Please return every entry below exactly as written, without any of its pictures.

[Records drawn from a dataset]
───

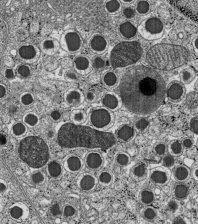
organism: C57BL Mouse
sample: Pancreatic islet
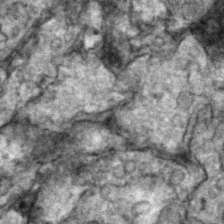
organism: Zebrafish
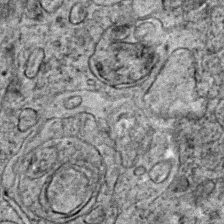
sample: Trachea
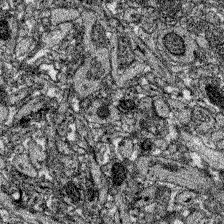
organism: Zebrafish
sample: Larval olfactory bulb
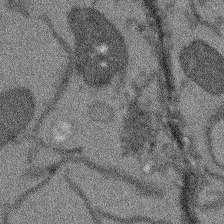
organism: Arabidopsis thaliana
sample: Root tip
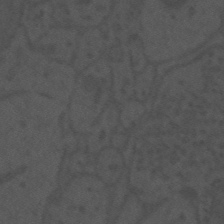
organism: Mouse
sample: Suprachiasmatic nucleus
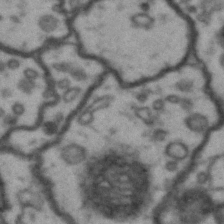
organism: Drosophila
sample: Brain
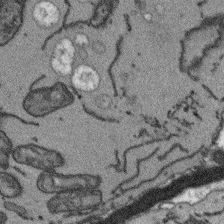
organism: Arabidopsis thaliana
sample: Root tip
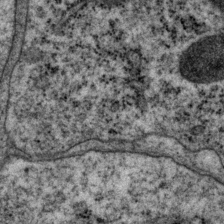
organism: P. pacificus
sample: Pharynx
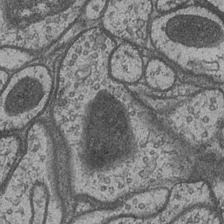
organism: Drosophila
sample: Optic medulla
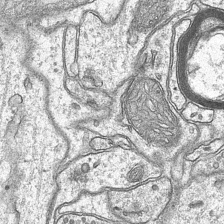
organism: Mouse
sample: CA1 Hippocampus
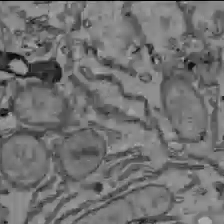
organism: C57BL Mouse
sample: Liver
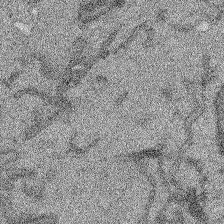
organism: Human
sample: HeLa cells
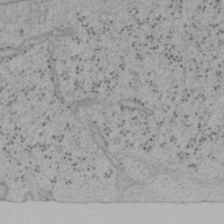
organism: Human
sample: HeLa cells
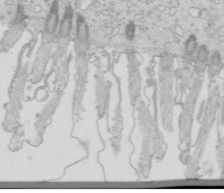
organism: Mouse
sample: Multiciliated cells
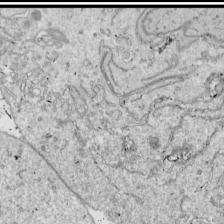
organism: Drosophila
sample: Cell division; meiosis; drosophila spermatocytes
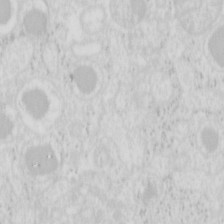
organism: Mouse
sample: Pancreas
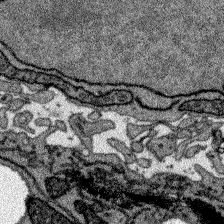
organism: Zebrafish
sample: Larval olfactory bulb
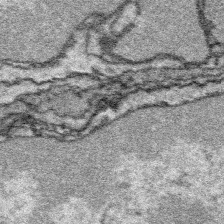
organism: Platynereis dumerilii
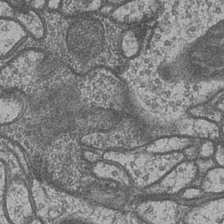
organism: Drosophila
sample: Optic medulla
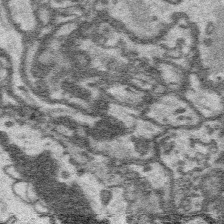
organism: Platynereis dumerilii
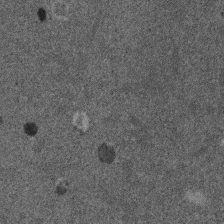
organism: Mouse
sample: Dividing mouse embryo 1 cell stage
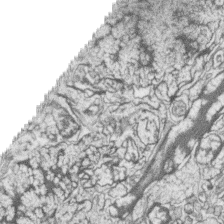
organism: Zebrafish
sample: synaptic ribbons in rod cells and cone cells
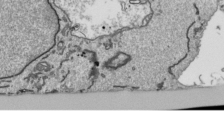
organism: Human
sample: Mitochondria in HCT116 cells
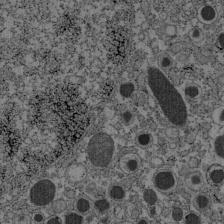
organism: C57BL Mouse
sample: Pancreatic islet
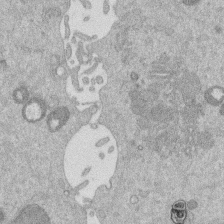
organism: Mouse
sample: Dividing mouse embryo 1 cell stage
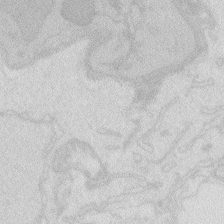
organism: Zebrafish
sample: Macrophage
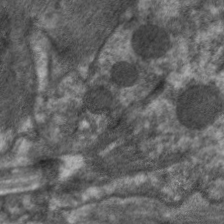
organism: C. elegans
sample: Pharynx
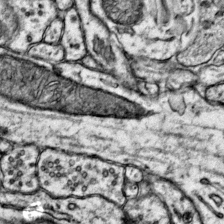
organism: Mouse
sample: Primary visual cortex
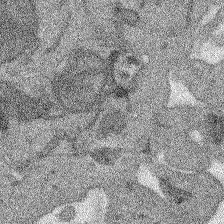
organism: Human
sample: HeLa cells
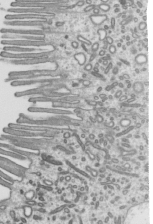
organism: Mouse
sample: Mouse epididymis efferent ductule cilia
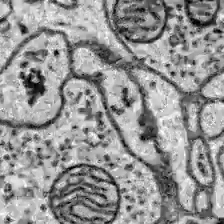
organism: Zebrafish
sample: Brain
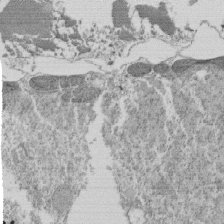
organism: Tetrahymena
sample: Cilia in tetrahymena
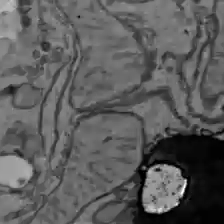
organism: C57BL Mouse
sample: Liver
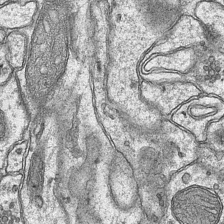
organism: Mouse
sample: CA1 Hippocampus
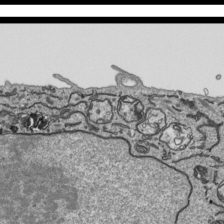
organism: Human
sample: Mitochondria in HCT116 cells
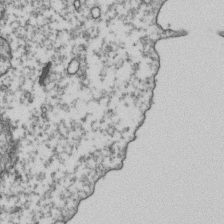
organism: Human
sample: Activated Jurkat CD4+ T cells
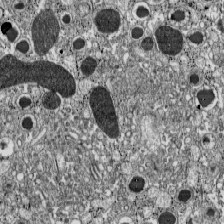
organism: C57BL Mouse
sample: Pancreatic islet
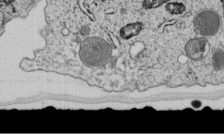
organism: C. elegans
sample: C. elegans embryo early stage
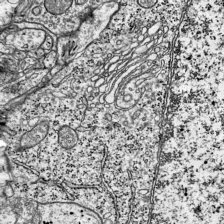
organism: Mouse
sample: Visual Cortex
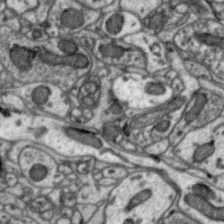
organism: Zebra finch
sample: Brain
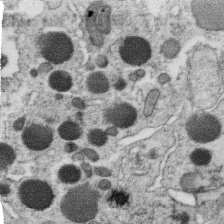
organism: C. elegans
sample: C. elegans oocyte; sperm cells
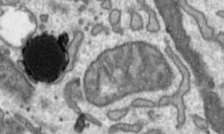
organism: Toxoplasma gondii
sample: Parasites in a vacuole inside a host cell
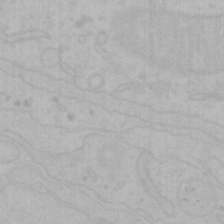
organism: Mouse
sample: Choroid plexus
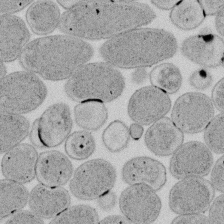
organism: E. coli
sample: Bacterial nucleoid
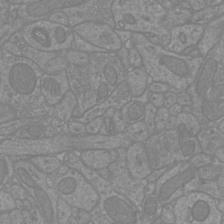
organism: Mouse
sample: Cortical neurons
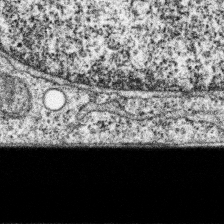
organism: Human
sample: HeLa cells
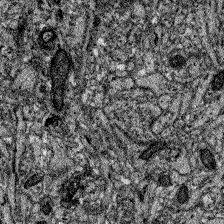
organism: Zebrafish
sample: Larval olfactory bulb
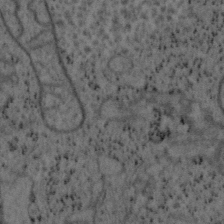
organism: Human
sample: HeLa cells
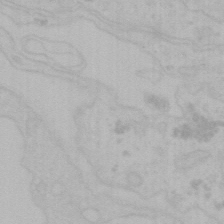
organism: Mouse
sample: Choroid plexus
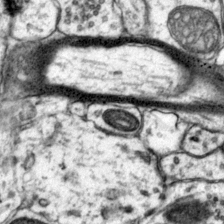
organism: Mouse
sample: Primary visual cortex
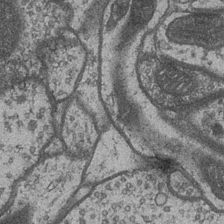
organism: Drosophila
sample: Optic medulla
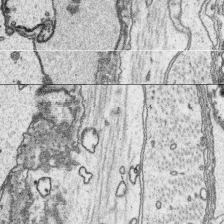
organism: Platynereis dumerilii
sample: Parapodia
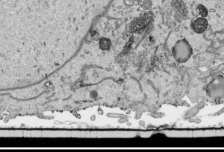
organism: Human
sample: Mitochondria in HCT116 cells
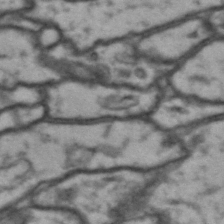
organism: Drosophila
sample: Brain
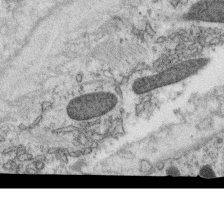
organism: C. elegans
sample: C. elegans oocyte; sperm cells
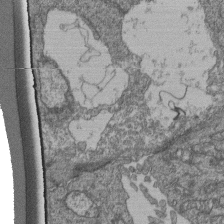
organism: Human
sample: Retinal organoid Rod and Cone cells
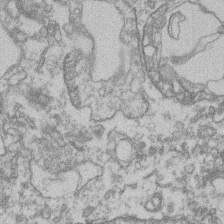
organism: Mouse
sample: T cell stromal cell synapse
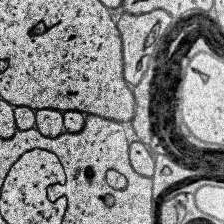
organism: Human
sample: Temporal Lobe
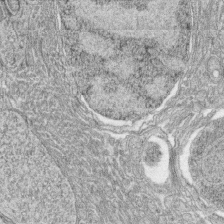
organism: Zebrafish
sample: synaptic ribbons in rod cells and cone cells
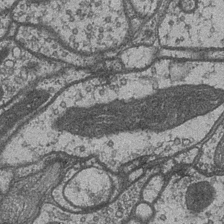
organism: Drosophila
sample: Optic medulla
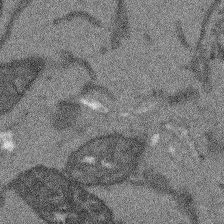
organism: Arabidopsis thaliana
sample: Root tip
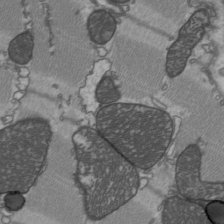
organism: C57BL Mouse
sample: Heart
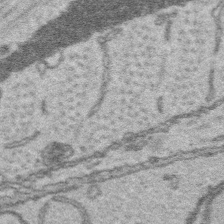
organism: Platynereis dumerilii
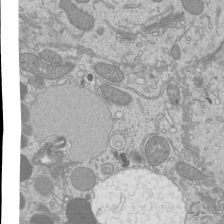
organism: Mouse
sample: Cilia; mouse epididymis
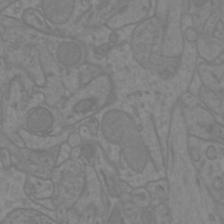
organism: Mouse
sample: Cortical neurons
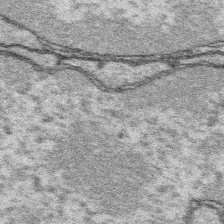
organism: Platynereis dumerilii
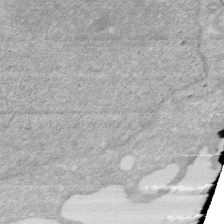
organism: Human
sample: HIV infected U937 cells
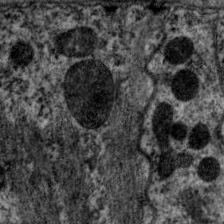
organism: C. elegans
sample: Pharynx
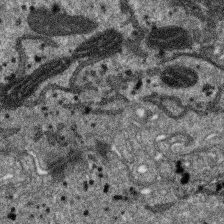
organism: Human
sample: Lung epithelial cells infected with SARS-CoV-2
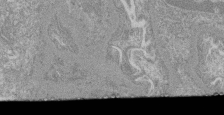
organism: Mouse
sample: Glomerulus
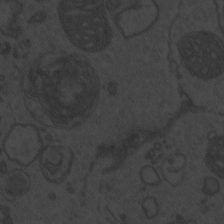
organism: Zebrafish
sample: Macrophage infected with Toxoplasma gondii
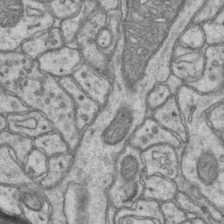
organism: Mouse
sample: CA1 Hippocampus
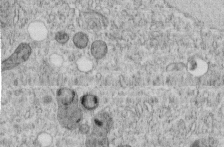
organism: C. elegans
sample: C. elegans embryo early stage
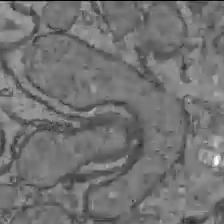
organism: C57BL Mouse
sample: Liver
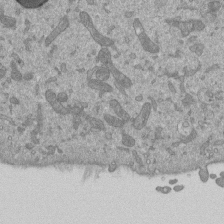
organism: Mouse
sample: ED-1 cell nuclei; centrioles
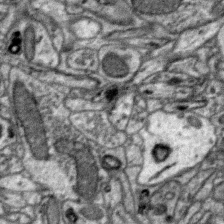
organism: Zebra finch
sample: Brain
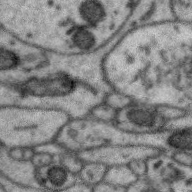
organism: Zebra finch
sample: Brain
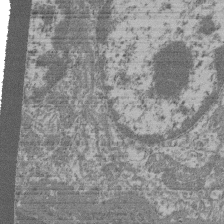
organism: Mouse
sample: Glomerulus
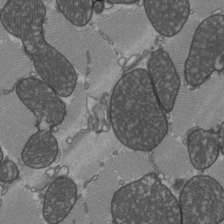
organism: C57BL Mouse
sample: Heart
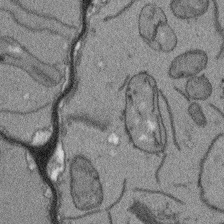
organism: Arabidopsis thaliana
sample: Root tip
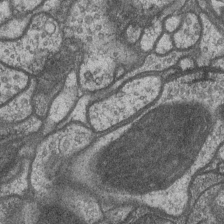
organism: Drosophila
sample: Optic medulla
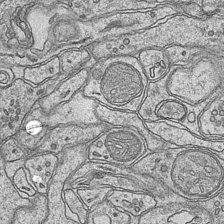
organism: Mouse
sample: CA1 Hippocampus
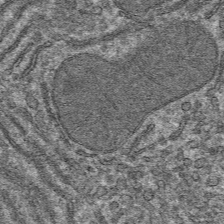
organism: Mouse
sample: Mouse hepatocytes
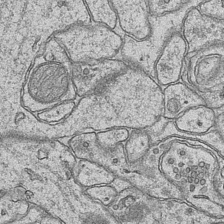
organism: Mouse
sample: CA1 Hippocampus
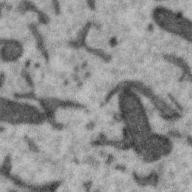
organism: Zebra finch
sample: Brain
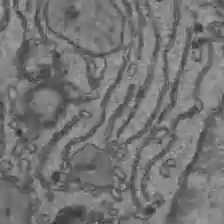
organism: C57BL Mouse
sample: Liver
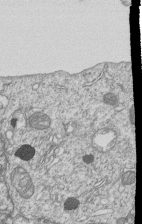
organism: Human
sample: MDA-MB-231 cells
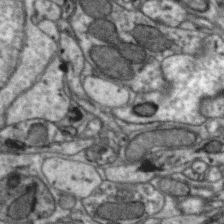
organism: Zebra finch
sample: Brain
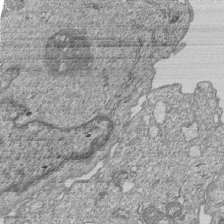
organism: Human
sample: MDA-MB-231 cells
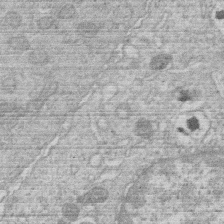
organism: Human
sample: Macrophage cells
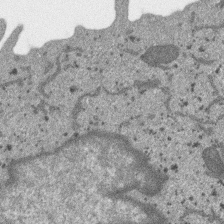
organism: Human
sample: Lung epithelial cells infected with SARS-CoV-2
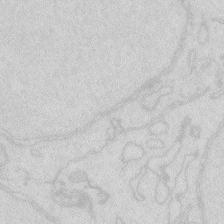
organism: Zebrafish
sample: Macrophage
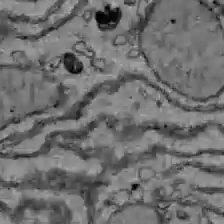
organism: C57BL Mouse
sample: Liver
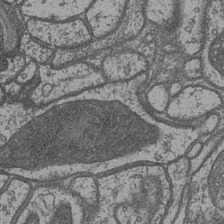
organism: Drosophila
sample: Optic medulla
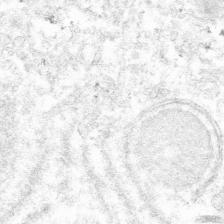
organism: Mouse
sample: Mouse hepatocytes
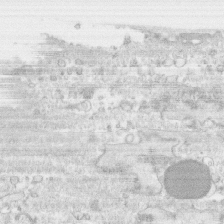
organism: Human
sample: CRL-1474
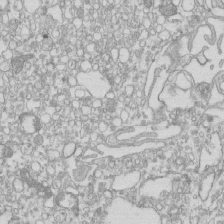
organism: Mouse
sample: Macrophages
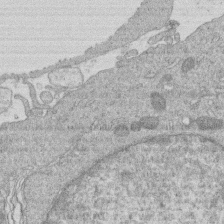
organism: Human
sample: Macrophage cells
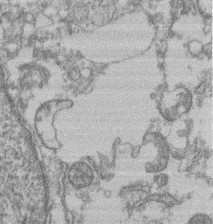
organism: Mouse
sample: T cell stromal cell synapse
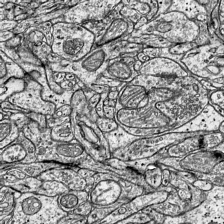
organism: Mouse
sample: Visual Cortex
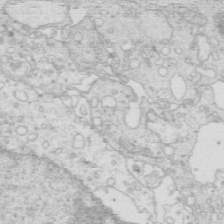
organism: Mouse
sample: Multiciliated cells
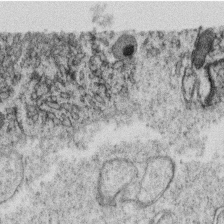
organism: C. elegans
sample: C. elegans oocyte; sperm cells
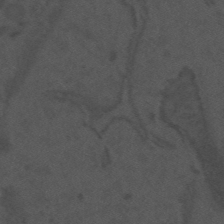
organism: Mouse
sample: Suprachiasmatic nucleus
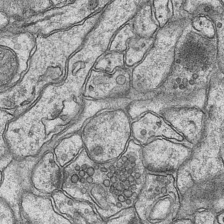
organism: Mouse
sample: CA1 Hippocampus
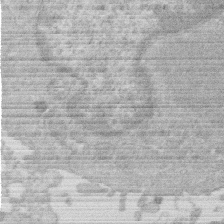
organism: Human
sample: Macrophage cells
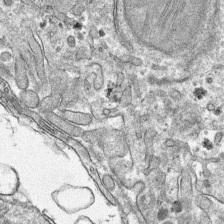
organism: Mouse
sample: Mouse hepatocytes
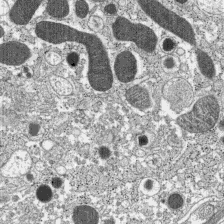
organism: C57BL Mouse
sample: Pancreatic islet
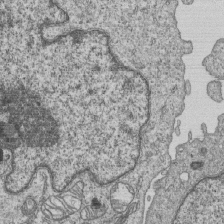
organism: Human
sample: MDA-MB-231 cells
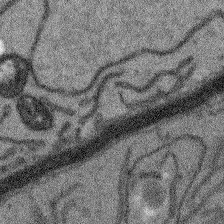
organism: Arabidopsis thaliana
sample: Root tip
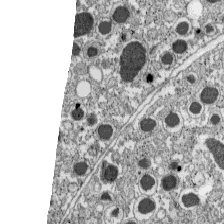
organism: C57BL Mouse
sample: Pancreatic islet
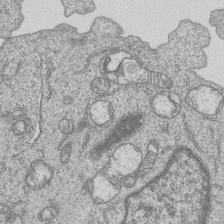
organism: Human
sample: MDA-MB-231 cells
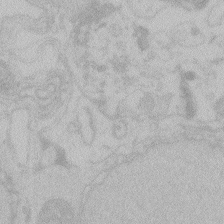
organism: Zebrafish
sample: Macrophage infected with Toxoplasma gondii
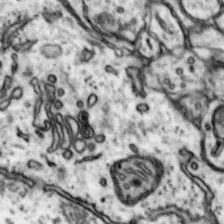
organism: Mouse
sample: Nucleus accumbens
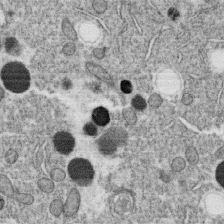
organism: C. elegans
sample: C. elegans oocyte; sperm cells
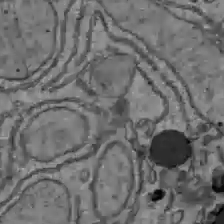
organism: C57BL Mouse
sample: Liver
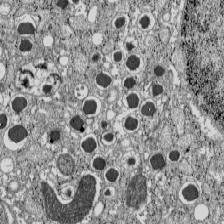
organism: C57BL Mouse
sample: Pancreatic islet
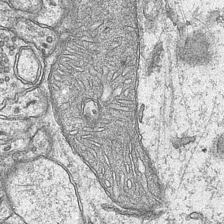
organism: Mouse
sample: CA1 Hippocampus
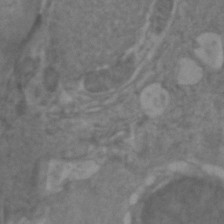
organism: Zebrafish
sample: Zebrafish embryo
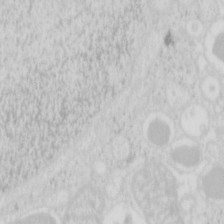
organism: Mouse
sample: Pancreas
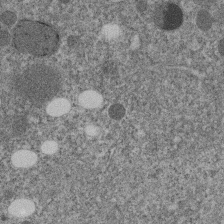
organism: C. elegans
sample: C. elegans embryo early stage
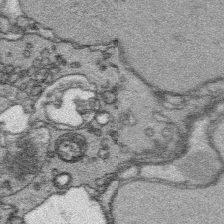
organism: Platynereis dumerilii
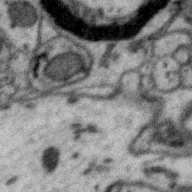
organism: Zebra finch
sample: Brain
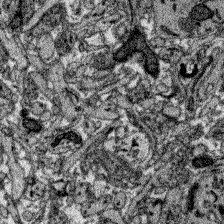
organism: Zebrafish
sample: Larval olfactory bulb
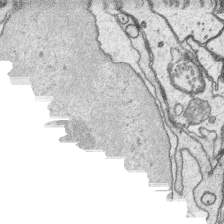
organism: Platynereis dumerilii
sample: Parapodia
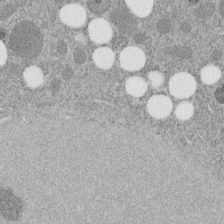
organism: C. elegans
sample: C. elegans embryo early stage
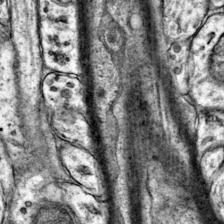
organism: Mouse
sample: Primary visual cortex

───

[ANSWER SPACE]
organism: C57BL Mouse
sample: Pancreatic islet
organism: Zebrafish
sample: Trachea
organism: Zebrafish
sample: Larval olfactory bulb
organism: Arabidopsis thaliana
sample: Root tip
organism: Mouse
sample: Suprachiasmatic nucleus
organism: Drosophila
sample: Brain
organism: Arabidopsis thaliana
sample: Root tip
organism: P. pacificus
sample: Pharynx
organism: Drosophila
sample: Optic medulla
organism: Mouse
sample: CA1 Hippocampus
organism: C57BL Mouse
sample: Liver
organism: Human
sample: HeLa cells
organism: Human
sample: HeLa cells
organism: Mouse
sample: Multiciliated cells
organism: Drosophila
sample: Cell division; meiosis; drosophila spermatocytes
organism: Mouse
sample: Pancreas
organism: Zebrafish
sample: Larval olfactory bulb
organism: Platynereis dumerilii
organism: Drosophila
sample: Optic medulla
organism: Platynereis dumerilii
organism: Mouse
sample: Dividing mouse embryo 1 cell stage
organism: Zebrafish
sample: synaptic ribbons in rod cells and cone cells
organism: Human
sample: Mitochondria in HCT116 cells
organism: C57BL Mouse
sample: Pancreatic islet
organism: Mouse
sample: Dividing mouse embryo 1 cell stage
organism: Zebrafish
sample: Macrophage
organism: C. elegans
sample: Pharynx
organism: Mouse
sample: Primary visual cortex
organism: Human
sample: HeLa cells
organism: Mouse
sample: Mouse epididymis efferent ductule cilia
organism: Zebrafish
sample: Brain
organism: Tetrahymena
sample: Cilia in tetrahymena
organism: C57BL Mouse
sample: Liver
organism: Mouse
sample: CA1 Hippocampus
organism: Human
sample: Mitochondria in HCT116 cells
organism: Human
sample: Activated Jurkat CD4+ T cells
organism: C57BL Mouse
sample: Pancreatic islet
organism: C. elegans
sample: C. elegans embryo early stage
organism: Mouse
sample: Visual Cortex
organism: Zebra finch
sample: Brain
organism: C. elegans
sample: C. elegans oocyte; sperm cells
organism: Toxoplasma gondii
sample: Parasites in a vacuole inside a host cell
organism: Mouse
sample: Choroid plexus
organism: E. coli
sample: Bacterial nucleoid
organism: Mouse
sample: Cortical neurons
organism: Human
sample: HeLa cells
organism: Zebrafish
sample: Larval olfactory bulb
organism: Human
sample: HeLa cells
organism: Mouse
sample: Choroid plexus
organism: Mouse
sample: Primary visual cortex
organism: Drosophila
sample: Optic medulla
organism: Platynereis dumerilii
sample: Parapodia
organism: Human
sample: Mitochondria in HCT116 cells
organism: Drosophila
sample: Brain
organism: C. elegans
sample: C. elegans oocyte; sperm cells
organism: Human
sample: Retinal organoid Rod and Cone cells
organism: Mouse
sample: T cell stromal cell synapse
organism: Human
sample: Temporal Lobe
organism: Zebrafish
sample: synaptic ribbons in rod cells and cone cells
organism: Drosophila
sample: Optic medulla
organism: Arabidopsis thaliana
sample: Root tip
organism: C57BL Mouse
sample: Heart
organism: Platynereis dumerilii
organism: Mouse
sample: Cilia; mouse epididymis
organism: Mouse
sample: Cortical neurons
organism: Platynereis dumerilii
organism: Human
sample: HIV infected U937 cells
organism: C. elegans
sample: Pharynx
organism: Human
sample: Lung epithelial cells infected with SARS-CoV-2
organism: Mouse
sample: Glomerulus
organism: Zebrafish
sample: Macrophage infected with Toxoplasma gondii
organism: Mouse
sample: CA1 Hippocampus
organism: C. elegans
sample: C. elegans embryo early stage
organism: C57BL Mouse
sample: Liver
organism: Mouse
sample: ED-1 cell nuclei; centrioles
organism: Zebra finch
sample: Brain
organism: Zebra finch
sample: Brain
organism: Mouse
sample: Glomerulus
organism: C57BL Mouse
sample: Heart
organism: Arabidopsis thaliana
sample: Root tip
organism: Drosophila
sample: Optic medulla
organism: Mouse
sample: CA1 Hippocampus
organism: Mouse
sample: Mouse hepatocytes
organism: Mouse
sample: CA1 Hippocampus
organism: Zebra finch
sample: Brain
organism: C57BL Mouse
sample: Liver
organism: Human
sample: MDA-MB-231 cells
organism: Zebra finch
sample: Brain
organism: Human
sample: MDA-MB-231 cells
organism: Human
sample: Macrophage cells
organism: Human
sample: Lung epithelial cells infected with SARS-CoV-2
organism: Zebrafish
sample: Macrophage
organism: C57BL Mouse
sample: Liver
organism: Drosophila
sample: Optic medulla
organism: Mouse
sample: Mouse hepatocytes
organism: Human
sample: CRL-1474
organism: Mouse
sample: Macrophages
organism: Human
sample: Macrophage cells
organism: Mouse
sample: T cell stromal cell synapse
organism: Mouse
sample: Visual Cortex
organism: Mouse
sample: Multiciliated cells
organism: C. elegans
sample: C. elegans oocyte; sperm cells
organism: Mouse
sample: Suprachiasmatic nucleus
organism: Mouse
sample: CA1 Hippocampus
organism: Human
sample: Macrophage cells
organism: Mouse
sample: Mouse hepatocytes
organism: C57BL Mouse
sample: Pancreatic islet
organism: Human
sample: MDA-MB-231 cells
organism: Arabidopsis thaliana
sample: Root tip
organism: C57BL Mouse
sample: Pancreatic islet
organism: Human
sample: MDA-MB-231 cells
organism: Zebrafish
sample: Macrophage infected with Toxoplasma gondii
organism: Mouse
sample: Nucleus accumbens
organism: C. elegans
sample: C. elegans oocyte; sperm cells
organism: C57BL Mouse
sample: Liver
organism: C57BL Mouse
sample: Pancreatic islet
organism: Mouse
sample: CA1 Hippocampus
organism: Zebrafish
sample: Zebrafish embryo
organism: Mouse
sample: Pancreas
organism: C. elegans
sample: C. elegans embryo early stage
organism: Platynereis dumerilii
organism: Zebra finch
sample: Brain
organism: Zebrafish
sample: Larval olfactory bulb
organism: Platynereis dumerilii
sample: Parapodia
organism: C. elegans
sample: C. elegans embryo early stage
organism: Mouse
sample: Primary visual cortex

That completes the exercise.